ここで事故発生時刻を基準としてそれ以前の設定時間内の落雷情報としたのは、落雷発生から停電事故までの間にタイムラグがあり、また、落雷は多数発生するので、落雷情報を収集する時間を絞らないと事故とは関係のない落雷情報も抽出する可能性が高くなるからである。
【0026】
そして、電柱情報データベースを参照して、収集した落雷情報の落雷位置を中心として、予め設定された範囲内(例えば、半径300m範囲内)の電柱Bの情報(電柱番号と電柱位置など)を抽出する(ステップ58)
【0027】
その後、ステップ54で抽出した停電範囲の電柱Aとステップ58で抽出した落雷近傍の電柱Bとで一致する電柱Cを抽出する(ステップ60)。
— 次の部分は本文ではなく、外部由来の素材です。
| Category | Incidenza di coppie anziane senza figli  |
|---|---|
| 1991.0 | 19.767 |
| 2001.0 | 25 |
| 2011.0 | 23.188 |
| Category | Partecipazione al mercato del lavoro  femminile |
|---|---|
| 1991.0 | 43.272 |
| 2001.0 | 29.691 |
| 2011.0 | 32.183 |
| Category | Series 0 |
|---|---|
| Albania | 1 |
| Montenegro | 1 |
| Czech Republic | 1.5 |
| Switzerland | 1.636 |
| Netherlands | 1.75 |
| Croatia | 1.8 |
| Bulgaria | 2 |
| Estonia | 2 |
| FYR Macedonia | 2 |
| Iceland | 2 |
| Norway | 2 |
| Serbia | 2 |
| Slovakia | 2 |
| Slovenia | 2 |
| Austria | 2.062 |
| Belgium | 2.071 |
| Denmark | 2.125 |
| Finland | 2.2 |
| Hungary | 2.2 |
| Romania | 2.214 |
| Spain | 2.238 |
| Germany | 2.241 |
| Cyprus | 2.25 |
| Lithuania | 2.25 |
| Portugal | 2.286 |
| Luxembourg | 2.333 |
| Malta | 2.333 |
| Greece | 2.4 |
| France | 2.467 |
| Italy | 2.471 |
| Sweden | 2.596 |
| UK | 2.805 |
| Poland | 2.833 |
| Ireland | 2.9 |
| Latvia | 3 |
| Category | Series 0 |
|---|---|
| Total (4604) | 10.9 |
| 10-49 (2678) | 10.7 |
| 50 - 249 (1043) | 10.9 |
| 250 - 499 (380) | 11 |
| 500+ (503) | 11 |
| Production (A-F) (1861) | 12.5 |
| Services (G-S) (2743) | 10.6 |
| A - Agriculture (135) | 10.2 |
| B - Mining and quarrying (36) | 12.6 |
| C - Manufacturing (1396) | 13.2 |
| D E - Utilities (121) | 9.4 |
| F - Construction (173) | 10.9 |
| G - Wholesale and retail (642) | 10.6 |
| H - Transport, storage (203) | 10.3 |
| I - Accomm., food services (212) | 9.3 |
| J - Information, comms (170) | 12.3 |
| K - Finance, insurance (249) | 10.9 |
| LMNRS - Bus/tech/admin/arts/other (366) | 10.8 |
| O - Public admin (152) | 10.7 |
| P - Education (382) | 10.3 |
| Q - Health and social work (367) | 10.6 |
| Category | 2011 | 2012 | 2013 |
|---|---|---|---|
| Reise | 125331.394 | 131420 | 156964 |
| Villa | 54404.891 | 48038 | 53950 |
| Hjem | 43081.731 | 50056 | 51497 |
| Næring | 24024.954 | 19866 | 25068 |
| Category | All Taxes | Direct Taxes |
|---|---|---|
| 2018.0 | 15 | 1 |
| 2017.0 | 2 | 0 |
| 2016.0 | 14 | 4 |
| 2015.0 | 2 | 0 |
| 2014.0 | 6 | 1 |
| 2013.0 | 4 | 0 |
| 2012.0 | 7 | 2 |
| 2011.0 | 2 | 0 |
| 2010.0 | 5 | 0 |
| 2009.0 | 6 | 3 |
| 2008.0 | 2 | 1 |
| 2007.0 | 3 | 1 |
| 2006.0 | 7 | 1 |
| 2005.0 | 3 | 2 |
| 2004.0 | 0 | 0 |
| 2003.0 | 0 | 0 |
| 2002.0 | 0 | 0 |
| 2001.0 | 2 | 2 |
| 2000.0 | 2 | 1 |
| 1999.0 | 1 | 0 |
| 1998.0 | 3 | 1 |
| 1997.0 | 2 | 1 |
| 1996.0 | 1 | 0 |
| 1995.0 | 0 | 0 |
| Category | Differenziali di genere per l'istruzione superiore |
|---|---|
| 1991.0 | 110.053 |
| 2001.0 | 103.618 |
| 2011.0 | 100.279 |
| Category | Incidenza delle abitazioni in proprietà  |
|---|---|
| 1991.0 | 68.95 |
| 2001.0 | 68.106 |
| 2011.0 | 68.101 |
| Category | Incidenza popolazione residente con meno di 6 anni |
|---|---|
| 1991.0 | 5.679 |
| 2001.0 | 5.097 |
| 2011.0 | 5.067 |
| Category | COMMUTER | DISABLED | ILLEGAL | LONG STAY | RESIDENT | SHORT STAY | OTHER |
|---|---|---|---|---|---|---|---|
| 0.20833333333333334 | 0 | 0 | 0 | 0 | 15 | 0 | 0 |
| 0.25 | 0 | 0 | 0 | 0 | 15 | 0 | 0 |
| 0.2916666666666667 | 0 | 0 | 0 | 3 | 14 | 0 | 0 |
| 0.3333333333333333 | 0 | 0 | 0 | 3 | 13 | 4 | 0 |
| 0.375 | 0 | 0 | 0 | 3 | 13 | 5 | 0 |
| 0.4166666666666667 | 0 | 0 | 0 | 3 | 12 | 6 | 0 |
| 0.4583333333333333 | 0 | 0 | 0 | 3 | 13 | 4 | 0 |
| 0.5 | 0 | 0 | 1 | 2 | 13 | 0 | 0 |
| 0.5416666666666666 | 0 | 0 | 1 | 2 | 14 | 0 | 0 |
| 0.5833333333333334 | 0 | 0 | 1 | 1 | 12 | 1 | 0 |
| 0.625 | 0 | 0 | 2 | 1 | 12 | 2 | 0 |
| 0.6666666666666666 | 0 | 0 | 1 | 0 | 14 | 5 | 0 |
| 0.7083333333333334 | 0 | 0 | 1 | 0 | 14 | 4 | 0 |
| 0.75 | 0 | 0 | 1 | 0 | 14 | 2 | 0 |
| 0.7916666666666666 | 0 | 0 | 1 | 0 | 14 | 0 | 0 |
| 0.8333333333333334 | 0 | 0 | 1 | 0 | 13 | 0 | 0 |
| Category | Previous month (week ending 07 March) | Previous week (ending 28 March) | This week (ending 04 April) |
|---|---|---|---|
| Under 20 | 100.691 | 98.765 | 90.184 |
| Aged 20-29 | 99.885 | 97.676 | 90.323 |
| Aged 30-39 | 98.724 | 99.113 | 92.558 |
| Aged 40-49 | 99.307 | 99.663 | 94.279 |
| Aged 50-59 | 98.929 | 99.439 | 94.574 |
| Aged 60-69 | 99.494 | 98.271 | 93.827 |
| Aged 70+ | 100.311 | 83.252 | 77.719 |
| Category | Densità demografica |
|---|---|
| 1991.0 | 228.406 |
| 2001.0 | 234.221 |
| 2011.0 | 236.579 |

すなわち、巡視対象となる電柱を、配電自動化システムで特定された停電範囲内に設置されている電柱であり、且つ、落雷位置近傍にある電柱に絞り込む。
【0028】
そして、絞り込んだ電柱Cの位置とステップ56で収集された落雷位置とを前記携帯端末2の表示部21に表示される地図上の対応位置にシンボル表示させるための表示情報を作成し(ステップ62)、その表示情報を携帯端末2に表示される地図上に表示させるべく通信部8を介して登録された携帯端末2に送信する(ステップ64)。
【0029】
携帯端末2側は、予めインストールされた地図ソフトを立ち上げて表示部21に地図データを表示させることで、又は、通信部23を介して外部から地図情報を受信し、オンラインで表示部21に地図を表示させることで、その地図上に落雷位置と絞り込んだ停電電柱Cがシンボル表示される。携帯端末2の表示部21に表示される地図上に表示させるシンボル表示としては、例えば、絞り込んだ電柱位置を「・」で示し、落雷位置を「×」で示すとよい。
【0030】
このような処理に基づき、携帯端末2の表示部21に表示される状態を説明すると、例えば、管轄エリアの事故範囲(停電範囲)が
図5の一点鎖線で囲まれた範囲であるとし、事故発生時刻を基準としてそれ以前の1分前に発生した落雷が1箇所であり、その落雷位置「×」を中心とした半径(R)300mの範囲が破線で囲まれた範囲であるとすると、携帯端末2の表示部21には、
図6に示されるように、両範囲がオーバーラップする範囲内の電柱のシンボル表示「・」と、落雷位置を示すシンボル表示「×」とが、携帯端末2の表示部21に表示される地図上の対応位置に表示される。
ここで、携帯端末2の表示部21には、
図5に示されるように、事故範囲(一点鎖線)や落雷位置からの設定範囲(破線)も同時に表示させるようにしてもよい。
【0031】
したがって、本システムに登録されている作業者の携帯端末2には、表示部21に表示されている地図上に、停電直前の落雷位置がシンボル表示されると共に、その落雷位置近傍の電柱であって、停電範囲にある電柱がシンボル表示されるので、作業者は、自己が所有する携帯端末2の表示部21に表示されている地図上のシンボル表示を確認することで、落雷位置を参照しつつその近傍の停電範囲内の電柱を優先的に巡視することが可能となる。すなわち、作業者はこの地図上に表示されたシンボルを参照しつつ巡視ルートを決定することが可能となるので、事故点を発見するための巡視を効果的且つ効率的に行うことが可能となる。
【0032】
なお、上述においては、落雷近傍の電柱を抽出する設定範囲を300mに設定し、落雷情報を収集する時間を事故発生前の1分間に設定したが、設定範囲や収取時間は、落雷場所や各種条件に応じて変更できるようにしてもよい。例えば、
図7に示されるように、落雷情報を表示させる画面上において、設定範囲や収集時間をプルダウン形式で選択できるようにしてもよい。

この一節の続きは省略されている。